The suit, which alleges that the NSA and DOJ have been covertly demolishing troves of incriminating information which could put a lot of well-paid public servants behind several inches of spoon-proof concrete, has now been forced through emergency channels to shut down the operation and prevent any more valuable data from being flushed into the proverbial toilet before the public gets an opportunity to read it all in full.
They’ve skipped around the law this long by claiming they “misread” the statutes contained within the requirements of the 2008 ruling, believing they were still in their right to annihilate any files they deemed unfit for open court because they were sticking to the guidelines laid out by the executive branch, rather than the priviliges granted to them in secretly-held FISA proceedings.
Of course, the whole thing could totally backfire on the agency and their co-conspirators over at the DOJ, as Snowden and his beacons of journalistic justice sit on a treasure trove of documents that could still implement the NSA in any number of international and domestic crimes before this time next year.
During internal reviews, if the NSA can’t provide information or receipts which back up the integrity of any given leak, they’ll immediately be implicated for destroying evidence and actively attempting to block the investigations which were designed to prevent these actions in the first place.
“In communications with the government this week, plaintiffs learned to their surprise that the government is continuing to destroy evidence relating to the mass interception of Internet communications it is conducting under section 702 of the Foreign Intelligence Surveillance Act.
This would include evidence relating to its use of “splitters” to conduct bulk interceptions of the content of Internet communications from the Internet “backbone” network of AT&T, as described in multiple FISC opinions and in the evidence of Mark Klein and J. Scott Marcus.”
They’ve attempted to navigate some pretty strained loopholes in order to justify this wanton destruction of documents, and while for a time (read: over five years) it seems to have worked, the wheels of bureaucratic justice have started to turn, and the EFF finally is hot on their case.
In response to the allegations that the DOJ was complicit in destroying evidence that could implicate the NSA on any number of charges, the department issued a short statement yesterday which is somehow supposed to absolve them of any guilt in the matter.
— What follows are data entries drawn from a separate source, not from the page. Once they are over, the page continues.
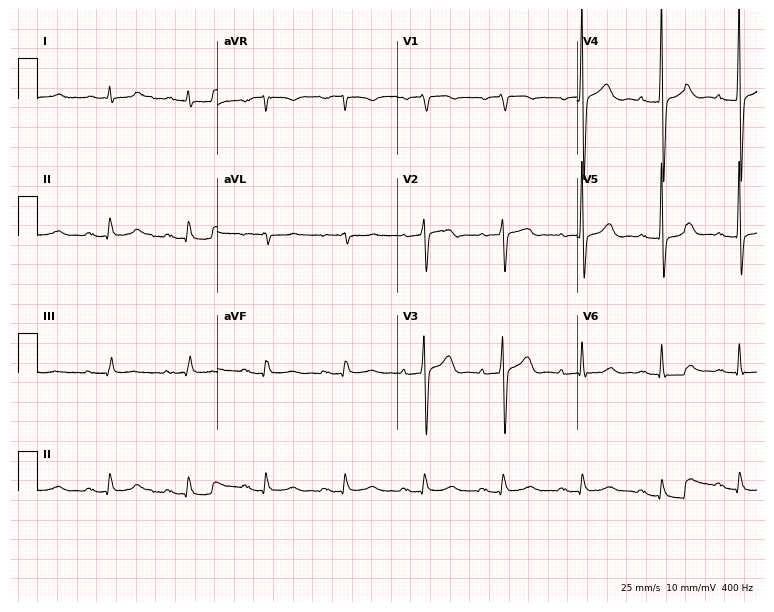
Standard 12-lead ECG recorded from a male patient, 84 years old (7.3-second recording at 400 Hz). Read as a normal ECG.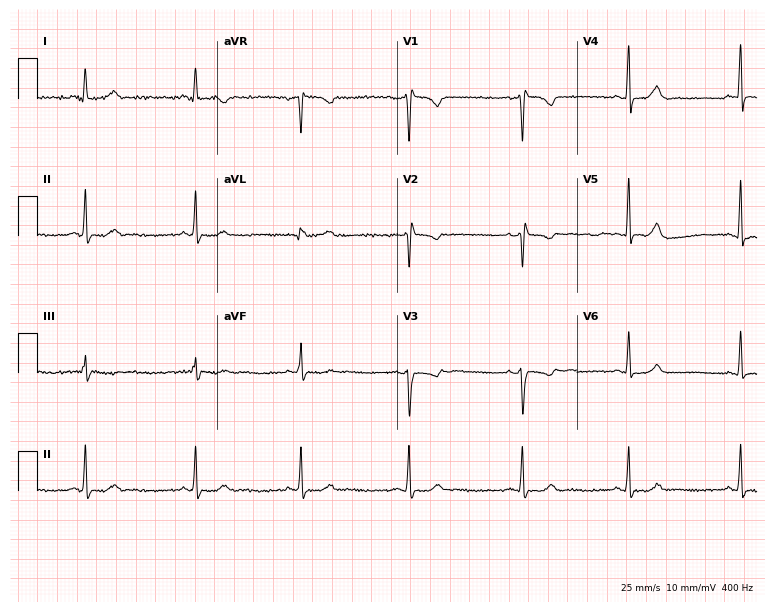
ECG — a 24-year-old woman. Screened for six findings — first-degree AV block, right bundle branch block, left bundle branch block, sinus bradycardia, atrial fibrillation, sinus tachycardia — none is recorded.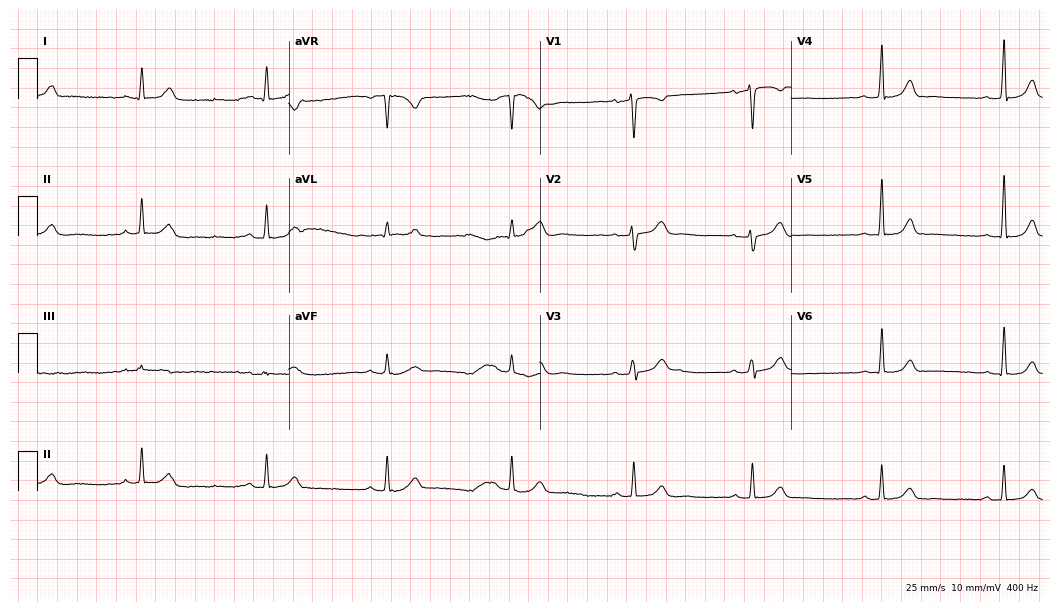
ECG — a 43-year-old female. Findings include sinus bradycardia (a sinus rate of 50 beats per minute or less).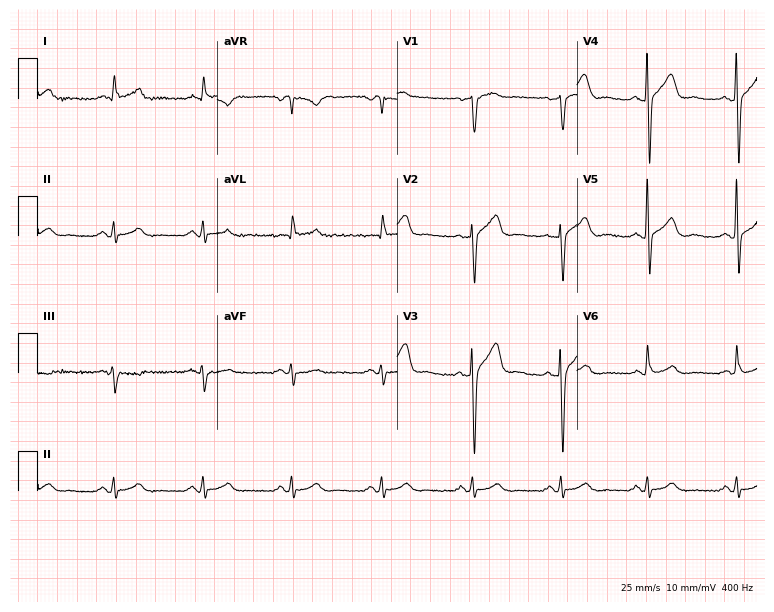
12-lead ECG from a male patient, 54 years old (7.3-second recording at 400 Hz). Recorded interpretation: within normal limits.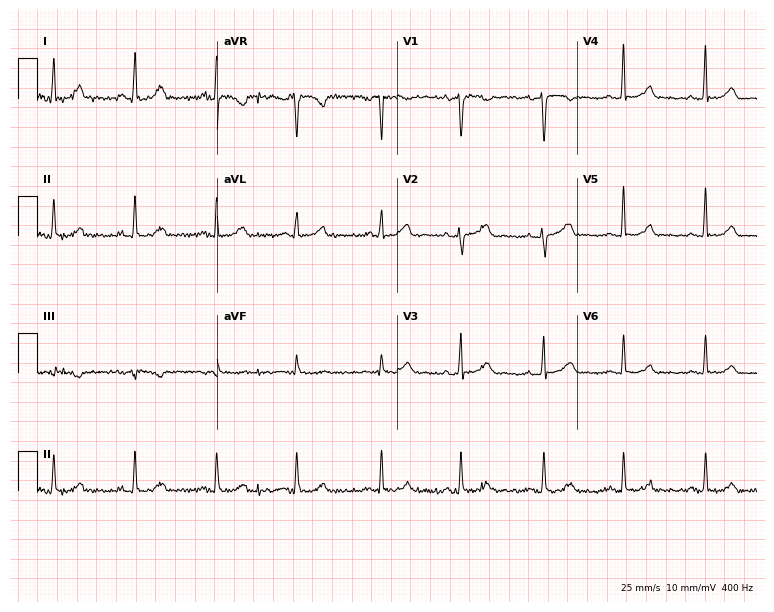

“Undersigned counsel have been advised by the National Security Agency that compliance with the June 5, 2014 Order would cause severe operational consequences for the National Security Agency (NSA’s) national security mission, including the possible suspension of the Section 702 program and potential loss of access to lawfully collected signals intelligence information on foreign intelligence targets that is vital to NSA’s foreign intelligence mission.”